Revised Corporation Code - Part 2: Classes of Corporations

Introduction

  • Focus on the current law: Republic Act 11232, the Revised Corporation Code.
  • No discussion on old corporation law except for reference.
  • Educational purposes only, not a substitute for legal advice or comprehensive study.

Corporation Basics

  • A corporation is created by law, requiring a special grant from the state (legislature or congress).
  • Grants can be through general law (for private corporations) or special law/charter (for public corporations).

Types of Corporations

Public vs. Private Corporations

  • Public Corporations: Created to perform governmental functions, governed by specific laws unless supplemented by the Revised Corporation Code.
    • Example: Government Service Insurance System (GSIS)
  • Private Corporations: Organized by private individuals, classified as stock or non-stock corporations.

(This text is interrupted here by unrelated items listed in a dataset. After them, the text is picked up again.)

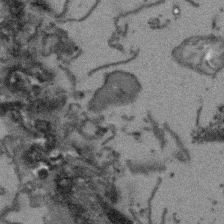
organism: Arabidopsis thaliana
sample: Root tip
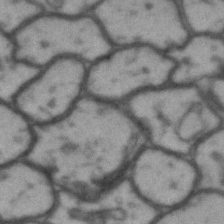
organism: Drosophila
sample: Brain
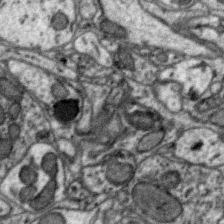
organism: Zebra finch
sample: Brain
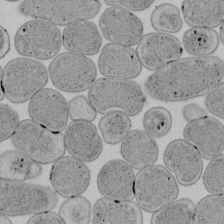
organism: E. coli
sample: Bacterial nucleoid
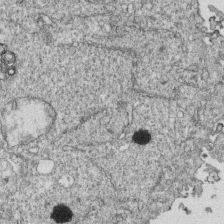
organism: Human
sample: HeLa cell HIV synapse
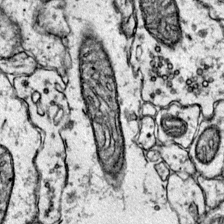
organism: Mouse
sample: Primary visual cortex
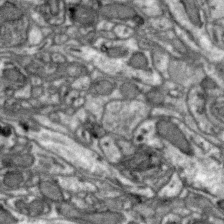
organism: Zebra finch
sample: Brain
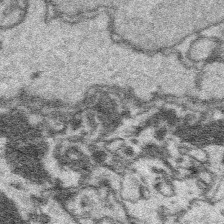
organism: Platynereis dumerilii
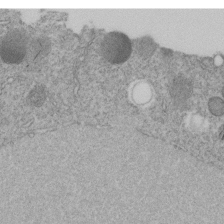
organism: C. elegans
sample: C. elegans embryo early stage
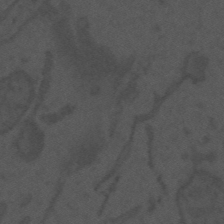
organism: Mouse
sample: Suprachiasmatic nucleus
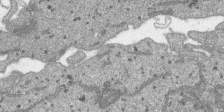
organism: Human
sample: Lung epithelial cells infected with SARS-CoV-2
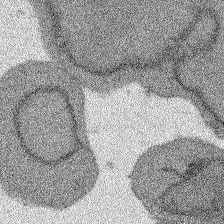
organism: Human
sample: HeLa cells
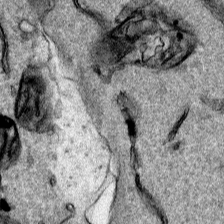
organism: Human
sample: Mitochondria in HCT116 cells
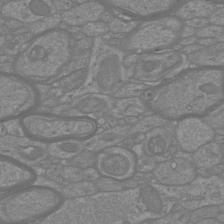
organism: Mouse
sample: Cortical neurons
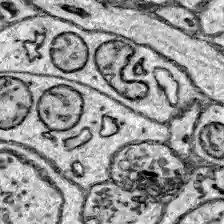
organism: Zebrafish
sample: Brain
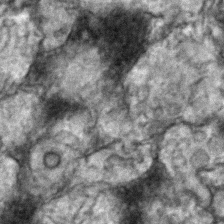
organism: Zebrafish
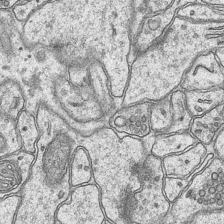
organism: Mouse
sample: CA1 Hippocampus
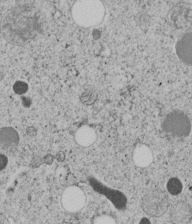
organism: C. elegans
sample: C. elegans embryo early stage
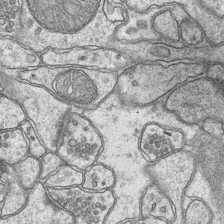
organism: Mouse
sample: CA1 Hippocampus
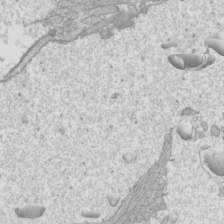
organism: Mouse
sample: Cilia; mouse epididymis
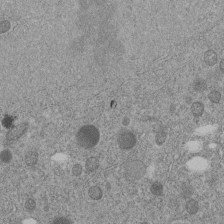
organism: C. elegans
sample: C. elegans embryo early stage
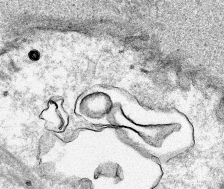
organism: Human
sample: Mitochondria in HCT116 cells
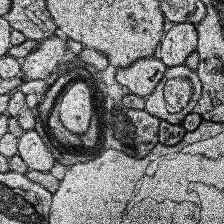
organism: Human
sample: Temporal Lobe
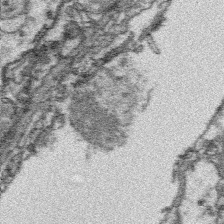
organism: Platynereis dumerilii
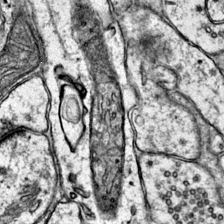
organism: Mouse
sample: Primary visual cortex
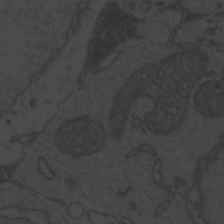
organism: Zebrafish
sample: Macrophage infected with Toxoplasma gondii
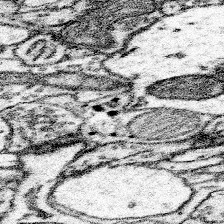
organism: Mouse
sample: Somatosensory cortex neuropil
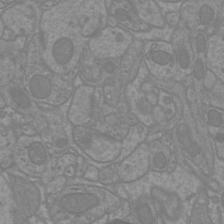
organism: Mouse
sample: Cortical neurons
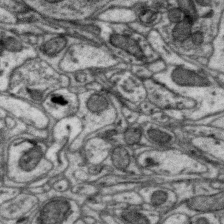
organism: Zebra finch
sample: Brain
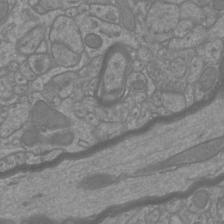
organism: Mouse
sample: Cortical neurons
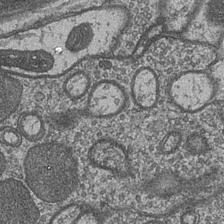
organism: Drosophila
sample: Optic medulla
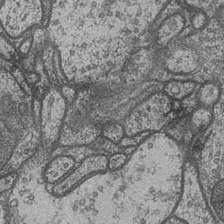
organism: Drosophila
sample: Optic medulla
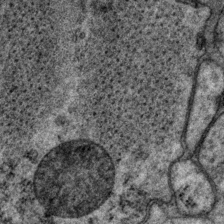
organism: P. pacificus
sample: Pharynx
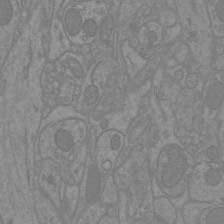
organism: Mouse
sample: Cortical neurons
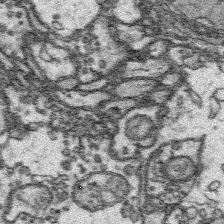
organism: Platynereis dumerilii
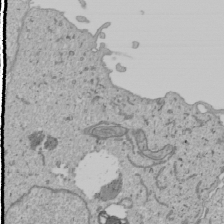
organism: Human
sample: Mitochondria in U2OS cells
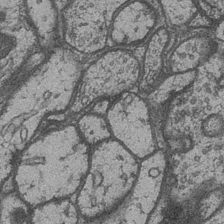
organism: Drosophila
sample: Optic medulla
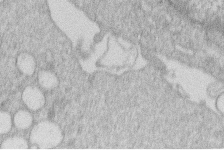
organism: Human
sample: Macrophage cells
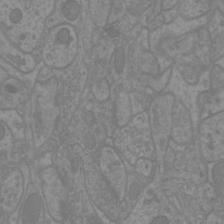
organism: Mouse
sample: Cortical neurons
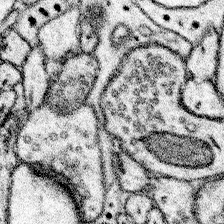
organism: Mouse
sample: Somatosensory cortex neuropil
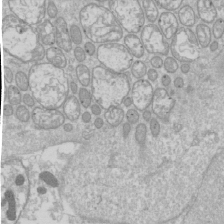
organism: Drosophila
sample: Cell division; meiosis; drosophila spermatocytes
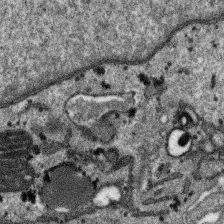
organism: Human
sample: Lung epithelial cells infected with SARS-CoV-2
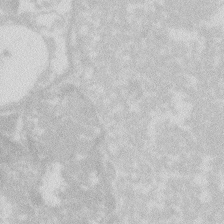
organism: Zebrafish
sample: Macrophage
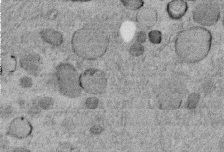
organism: C. elegans
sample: C. elegans embryo early stage
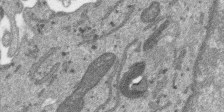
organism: Human
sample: Lung epithelial cells infected with SARS-CoV-2
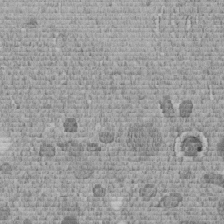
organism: C. elegans
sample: C. elegans embryo early stage
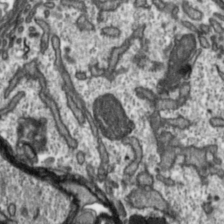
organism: Toxoplasma gondii
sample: Parasites in a vacuole inside a host cell
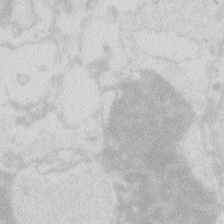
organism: Zebrafish
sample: Macrophage
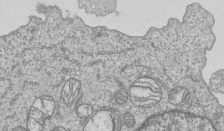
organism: Human
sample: MDA-MB-231 cells
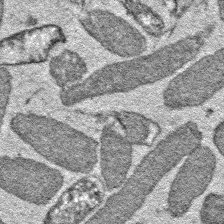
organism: E. coli
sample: E. Coli Bacteria
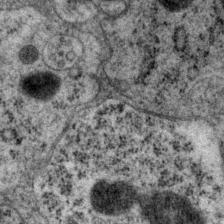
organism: P. pacificus
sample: Pharynx
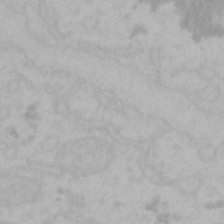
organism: Mouse
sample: Choroid plexus
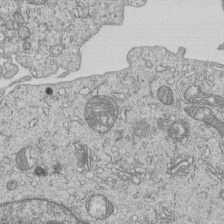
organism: Human
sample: MDA-MB-231 cells
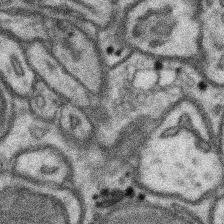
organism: Mouse
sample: Somatosensory cortex neuropil
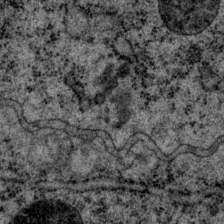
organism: P. pacificus
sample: Pharynx
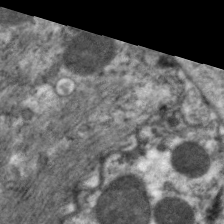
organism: C. elegans
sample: Pharynx
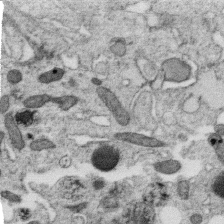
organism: C. elegans
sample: C. elegans oocyte; sperm cells
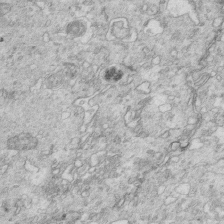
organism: Mouse
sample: Multiciliated cells
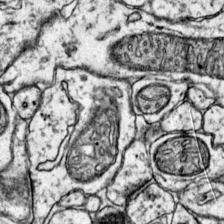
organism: Mouse
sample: Primary visual cortex
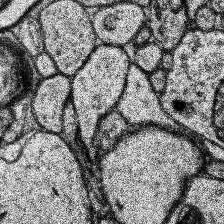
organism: Human
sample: Temporal Lobe
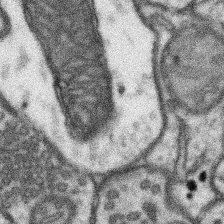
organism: Mouse
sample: Somatosensory cortex neuropil
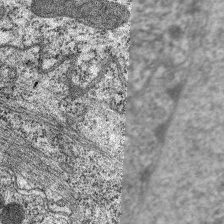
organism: C. elegans
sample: Pharynx

Corporation Classifications

  • Stock Corporations: Have capital stock divided into shares; distribute dividends based on shares.
  • Non-Stock Corporations: No income distributed as dividends; organized for charitable, religious, educational, or similar purposes.

Par Value vs. No Par Value Corporations

  • Par Value Corporations: Share value is stated in the articles of incorporation and generally unchangeable.
  • No Par Value Corporations: Share value can change, determined by the corporation.

De Jure vs. De Facto Corporations

  • De Jure Corporations: Formed in strict conformity with law; their existence cannot be challenged.
  • De Facto Corporations: Defectively formed; substantial compliance allows them to exist without collateral challenge.
  • Corporation by Estoppel: Protects third parties relying on the perceived corporate existence.

Other Types

  • Quasi-Public Corporations: Private corporations performing public duties for profit.
  • Quasi-Corporations: Bodies recognized by law with specific duties or privileges.
  • Corporations by Prescription: Exercised corporate powers without sovereign interference (e.g., Roman Catholic Church).

Incorporation and Management

Domestic vs. Foreign Corporations

  • Domestic: Formed under Philippine laws.
  • Foreign: Formed under foreign laws, allowed operations in the Philippines if reciprocal.

Open vs. Closed Corporations

  • Open Corporations: Open to any stockholder.
  • Closed Corporations: Limited stockholders, specific transfer restrictions.

Holding, Subsidiary, and Affiliate Corporations

  • Holding Corporations: Control subsidiaries through management election power.
  • Subsidiary Corporations: Owned more than 50% by another corporation.
  • Affiliate Corporations: Related by ownership, management, or long-term lease.

Aggregate vs. Corporation Sole

  • Aggregate Corporations: More than one member.
  • Corporation Sole: Single member, usually for religious purposes.

One-Person Corporation

  • New concept allowing single member corporation, providing limited liability protection.
  • Certain entities (e.g., banks, insurance companies) are prohibited from forming one-person corporations.

Corporation by Purpose

  • Ecclesiastical Corporations: Organized for religious purposes.
  • Lay Corporations: Organized for non-religious purposes.
  • Eleemosynary Corporations: Charitable purposes.
  • Civil Corporations: Profit-driven purposes.
  • Condominium Corporations: Organized for residential or office building construction.

Conclusion: Understanding the different classes of corporations and their specific legal requirements is crucial for legal professionals and stakeholders involved in corporate structures.